On any day occurring on or after the date on which the outstanding principal balance of the Series 2006-[    ] Notes is reduced to 10% or less of the initial outstanding principal balance of the Series 2006-[    ] Notes, the Transferor shall have the option to redeem the Series 2006-[    ] Notes, at a purchase price equal to (i) if such day is a Distribution Date, the Reassignment Amount for such Distribution Date or (ii) if such day is not a Distribution Date, the Reassignment Amount for the Distribution Date following such day.

THIS CLASS C NOTE DOES NOT REPRESENT AN OBLIGATION OF, OR AN INTEREST IN, THE TRANSFEROR, HSBC FINANCE CORPORATION, HSBC BANK NEVADA, NATIONAL ASSOCIATION, OR ANY AFFILIATE OF ANY OF THEM AND IS NOT INSURED OR GUARANTEED BY THE FEDERAL DEPOSIT INSURANCE CORPORATION OR ANY OTHER GOVERNMENTAL AGENCY OR INSTRUMENTALITY.

Each Noteholder, by accepting a Note, hereby covenants and agrees that it will not at any time institute against the Issuer or the Transferor, or join in instituting against the Issuer or the Transferor, any bankruptcy, reorganization, arrangement, insolvency or liquidation proceedings, or other proceedings under any United States federal or state bankruptcy or similar law.

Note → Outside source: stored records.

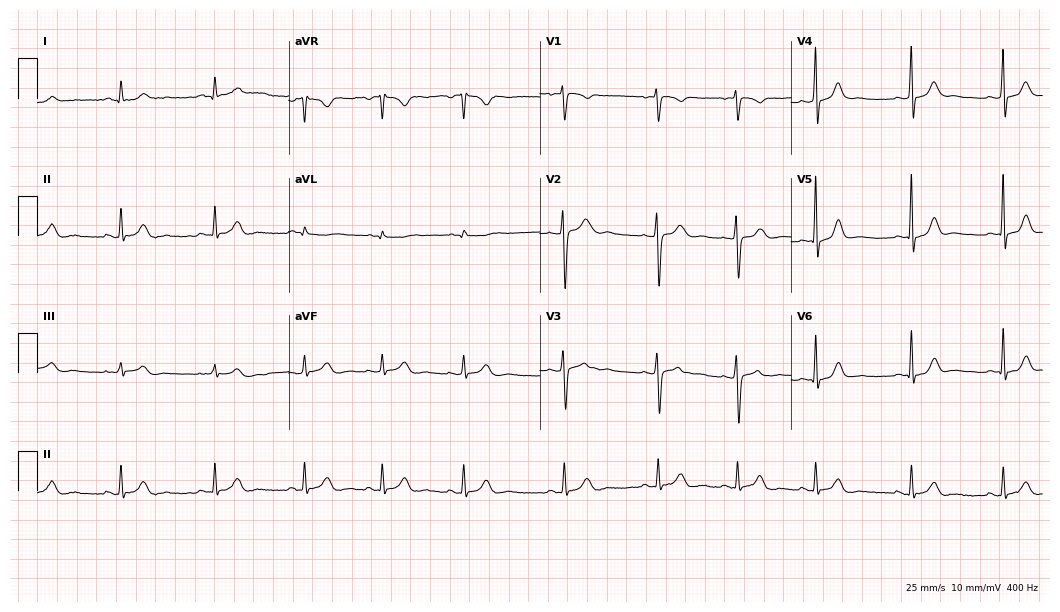
Electrocardiogram (10.2-second recording at 400 Hz), a female, 21 years old. Overall reading on record: normal ECG.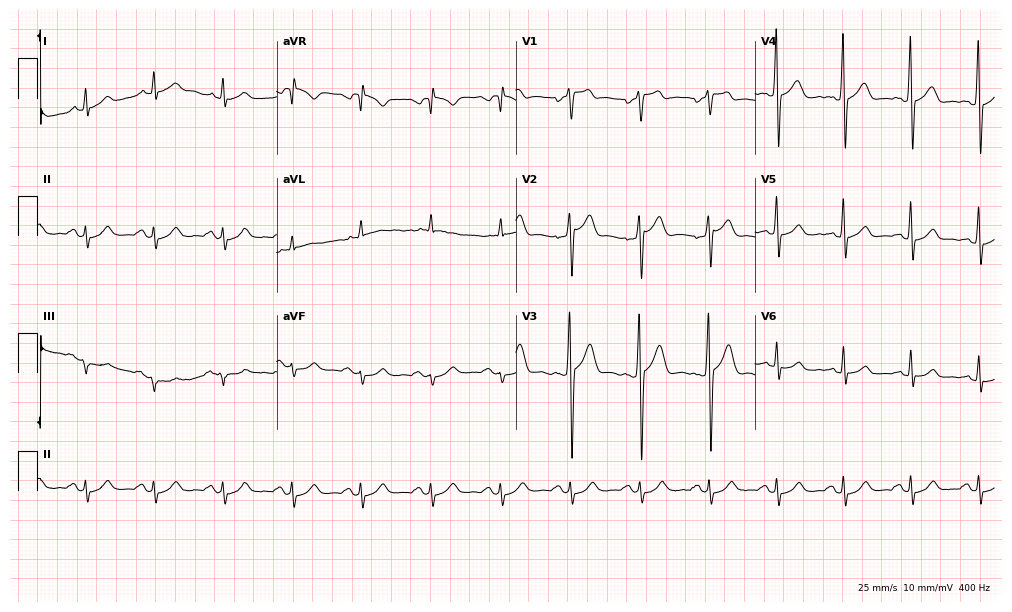
Resting 12-lead electrocardiogram. Patient: a 61-year-old man. Read as a normal ECG.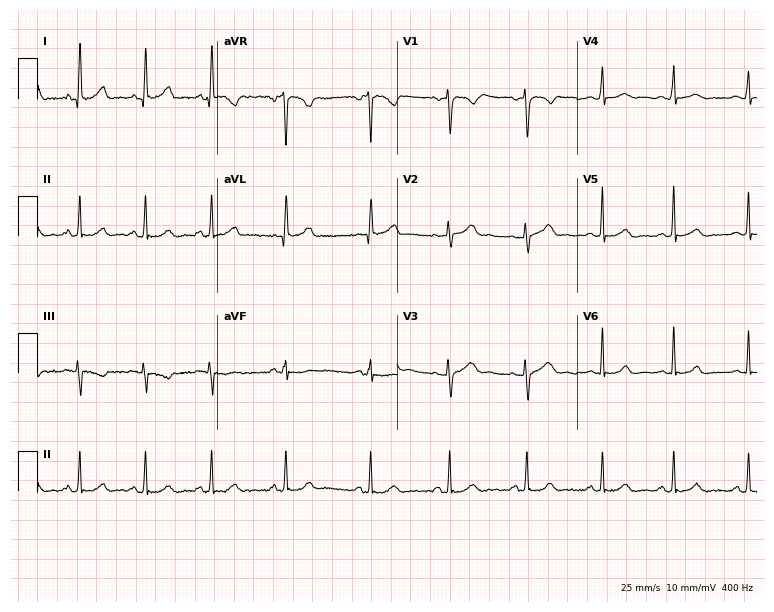
Resting 12-lead electrocardiogram. Patient: a 17-year-old female. Read as a normal ECG.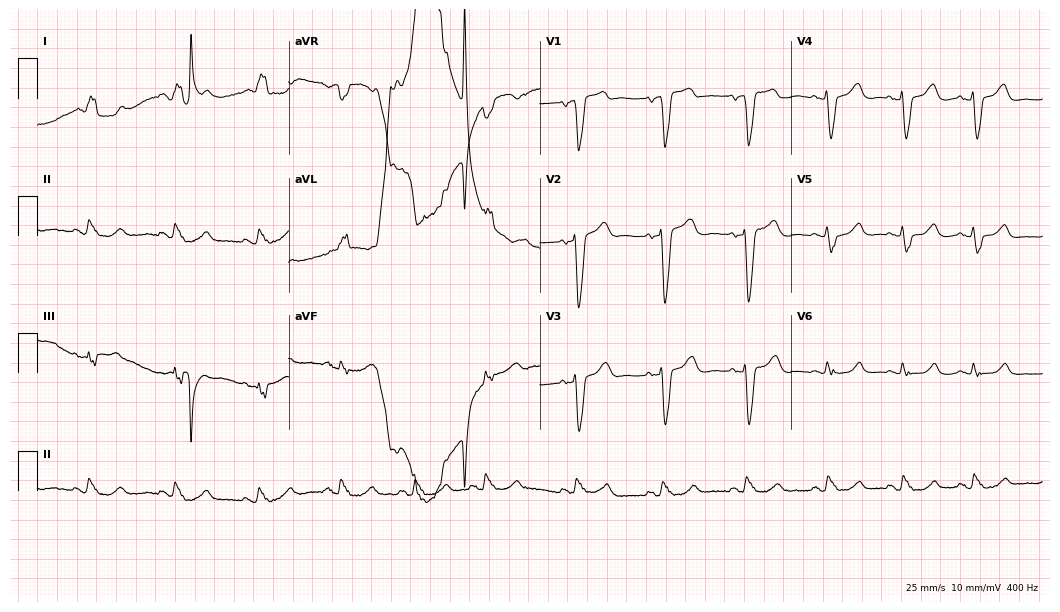
Resting 12-lead electrocardiogram (10.2-second recording at 400 Hz). Patient: an 86-year-old female. The tracing shows left bundle branch block.

Except as otherwise provided in the Indenture Supplement, the Class C Notes are issuable only in minimum denominations of $1,000 and integral multiples of $1,000. The transfer of this Class C Note shall be registered in the Note Register upon surrender of this Class C Note for registration of transfer at any office or agency maintained by the Transfer Agent and Registrar accompanied by a written instrument of transfer, in a form satisfactory to the Indenture Trustee or the Transfer Agent and Registrar, duly executed by the Class C Noteholder or such Class C Noteholder’s attorney, and duly authorized in writing with such signature guaranteed, and thereupon one or more new Class C Notes in any authorized denominations of like aggregate principal amount will be issued to the designated transferee or transferees.

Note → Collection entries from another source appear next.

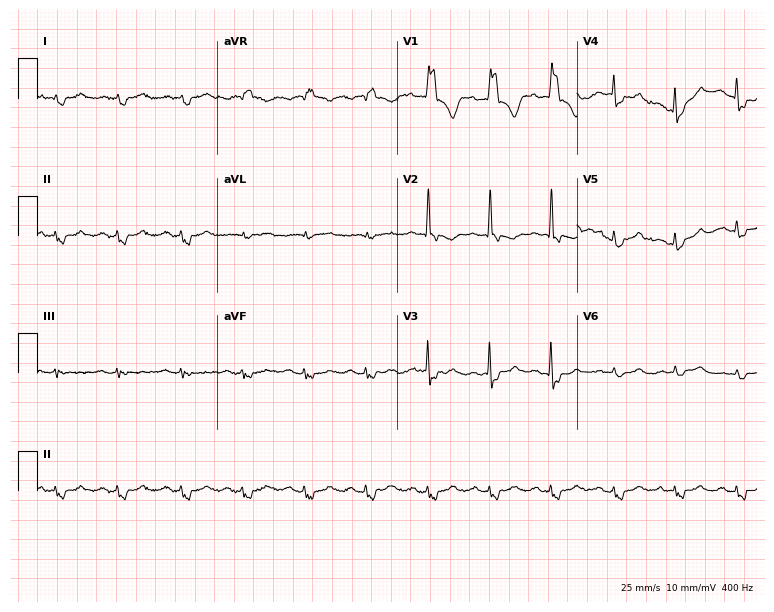
Standard 12-lead ECG recorded from a male patient, 83 years old (7.3-second recording at 400 Hz). The tracing shows right bundle branch block (RBBB).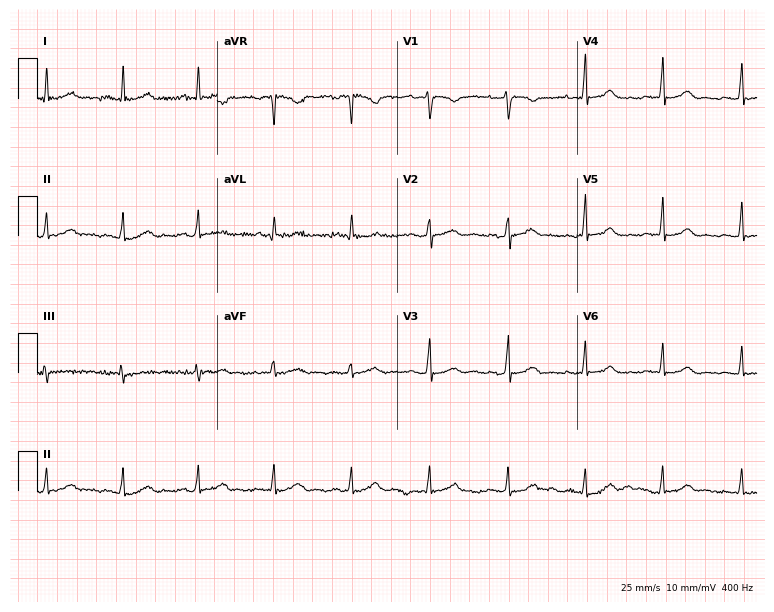
12-lead ECG from a female, 46 years old (7.3-second recording at 400 Hz). Recorded interpretation: within normal limits.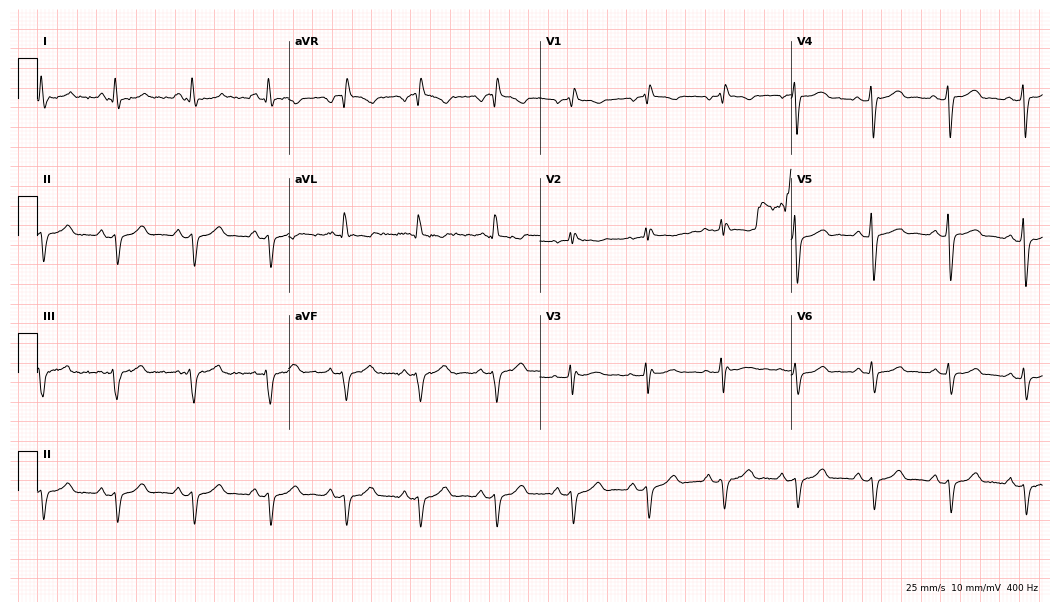
Standard 12-lead ECG recorded from a 56-year-old woman. None of these six findings is recorded: first-degree AV block, right bundle branch block (RBBB), left bundle branch block (LBBB), sinus bradycardia, atrial fibrillation (AF), sinus tachycardia.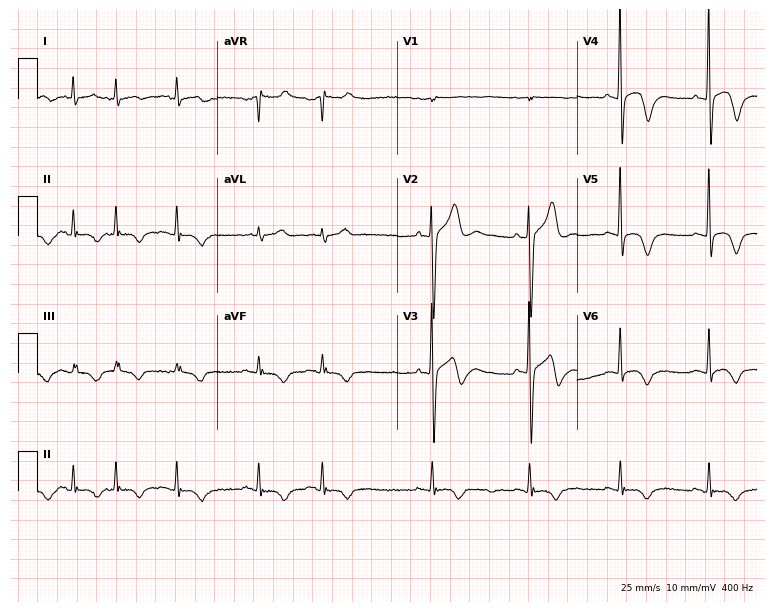
Standard 12-lead ECG recorded from a 76-year-old male. None of these six findings is recorded: first-degree AV block, right bundle branch block, left bundle branch block, sinus bradycardia, atrial fibrillation, sinus tachycardia. Only these six findings were labelled.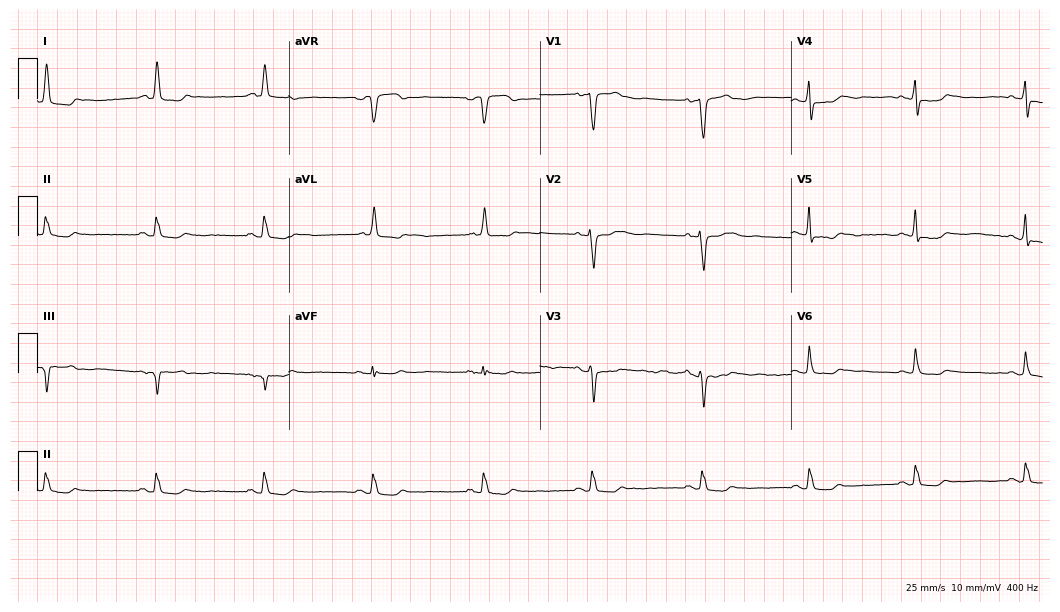
12-lead ECG from a 68-year-old female patient. No first-degree AV block, right bundle branch block, left bundle branch block, sinus bradycardia, atrial fibrillation or sinus tachycardia recorded for this tracing.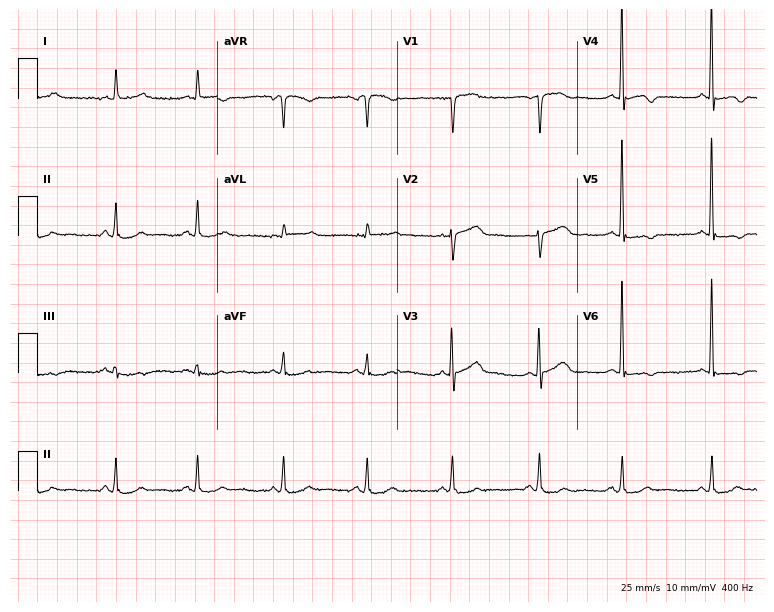
12-lead ECG from an 85-year-old man. No first-degree AV block, right bundle branch block, left bundle branch block, sinus bradycardia, atrial fibrillation or sinus tachycardia recorded for this tracing. Findings outside these six are not listed.

As provided in the Indenture and subject to certain limitations therein set forth, Class C Notes are exchangeable for new Class C Notes in any authorized denominations and of like aggregate principal amount, upon surrender of such Notes to be exchanged at the office or agency of the Transfer Agent and Registrar. No service charge may be imposed for any such exchange but the Issuer or Transfer Agent and Registrar may require payment of a sum sufficient to cover any tax or other governmental charge that may be imposed in connection therewith.

The Issuer, the Transferor, the Indenture Trustee and any agent of the Issuer, Transferor or the Indenture Trustee shall treat the person in whose name this Class C Note is registered as the owner hereof for all purposes, and neither the Issuer, the Transferor, the Indenture Trustee nor any agent of the Issuer, Transferor or the Indenture Trustee shall be affected by notice to the contrary.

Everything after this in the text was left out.